Aqui, em primeiro lugar, nota-se a inversão do externo e do interno - lugares na natureza já foram sagrados: um símbolo da fé foi visto em bosques e fontes sagradas, no templo, por outro lado, o espaço externo torna-se interno, e o espaço externo ao redor do Templo se refere ao “mundo” como um espaço de não transcendental. O templo, tornando-se transcendental ao mundo, no entanto fortalece a própria compreensão do mundo como um espaço simbólico, não pragmático.

Uma análise detalhada da formação do templo e de seus espaços (externos e internos) deveria ter se tornado uma das direções no estudo da arquitetura em seus laços milenares com a prática de culto, que ora ocultava, ora expunha a autonomia do simbolismo da arquitetura em si.

Este trabalho, aparentemente, está à frente de arquitetos que estão acostumados a uma apresentação didática da história da arquitetura, onde a fusão do simbolismo arquitetônico e confessional já ultrapassou todas as escalas e se tornou uma espécie de novo sujeito ambivalente cristalino da experiência.

Essa história, expandindo a imagem do templo para a cidade, ou incluindo em seus olhos uma imagem de templo semelhante ao palácio, perde o tempo todo de vista o protótipo real - mas não a cabana, cabana ou cabana de um turista primitivo no Terra Prometida, mas o lugar de existência de uma família e tribo, clã e etnia …

Alianças posteriores de arquitetura com indústria, poder, ideologia, ciência (incluindo, acima de tudo, sociologia e psicologia), arqueologia e tecnologia de construção, tecnologia industrial, metodologia, teatro, fotografia e cinema, publicidade, mercado, etc., - não contribuir para a compreensão da natureza intrínseca da arquitetura.

O funcionalismo tentou incutir na arquitetura que para seu próprio bem fosse inquestionavelmente obediente às suas condições, a burocracia tomou a arquitetura sob sua proteção e passou a fornecê-la com inúmeras normas e regras de bom comportamento, a matemática novamente tentou apontar para a arquitetura a importância da geometria e das proporções, a filosofia afastou a arquitetura da modernidade, mantendo-a na memória, a fenomenologia demonstrou à arquitetura uma sutileza de experiência da qual a própria arquitetura não é mais capaz - e assim por diante.

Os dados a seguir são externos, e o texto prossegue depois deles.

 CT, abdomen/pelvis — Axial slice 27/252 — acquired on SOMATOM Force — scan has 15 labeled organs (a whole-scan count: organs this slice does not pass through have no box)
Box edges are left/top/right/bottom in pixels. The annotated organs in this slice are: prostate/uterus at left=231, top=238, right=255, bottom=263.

Lembro-me de tudo isso não por rancor profissional e não por desespero, mas apenas para que o frescor de sua inutilidade soprasse em meu rosto como uma brisa de esperança.

Verdadeiramente inútil é sagrado e não é a “beleza” que salvará o mundo (há, apesar de Dostoiévski, outra interpretação desse pensamento - “o mundo será salvo pelas loiras”), mas a inutilidade.

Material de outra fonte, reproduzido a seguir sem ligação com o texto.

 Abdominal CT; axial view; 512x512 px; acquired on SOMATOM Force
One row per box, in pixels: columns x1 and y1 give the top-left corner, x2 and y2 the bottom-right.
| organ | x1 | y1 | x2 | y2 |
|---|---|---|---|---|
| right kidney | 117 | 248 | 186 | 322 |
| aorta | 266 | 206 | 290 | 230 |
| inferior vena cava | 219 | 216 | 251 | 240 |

Não é por acaso que "útil" na culinária e na indústria farmacêutica já está fortemente associado ao amargor ou falta de sabor.

Tendo se recuperado das lições sociais e psicológicas, a arquitetura agora busca a salvação na magia - o Feng Shui da arquitetura em breve substituirá os SNIPs.

Não, a arquitetura está perto das pessoas, o que permite que você esqueça os benefícios e a força, sem falar na beleza, da qual não há lugar para se esconder.

E quero estar em sua sombra ou sob a sombra de sua indiferença benevolente, acordar da embriaguez dos benefícios e respirar profundamente o vento que sopra a arquitetura mesmo no dia mais quente do êxtase prático.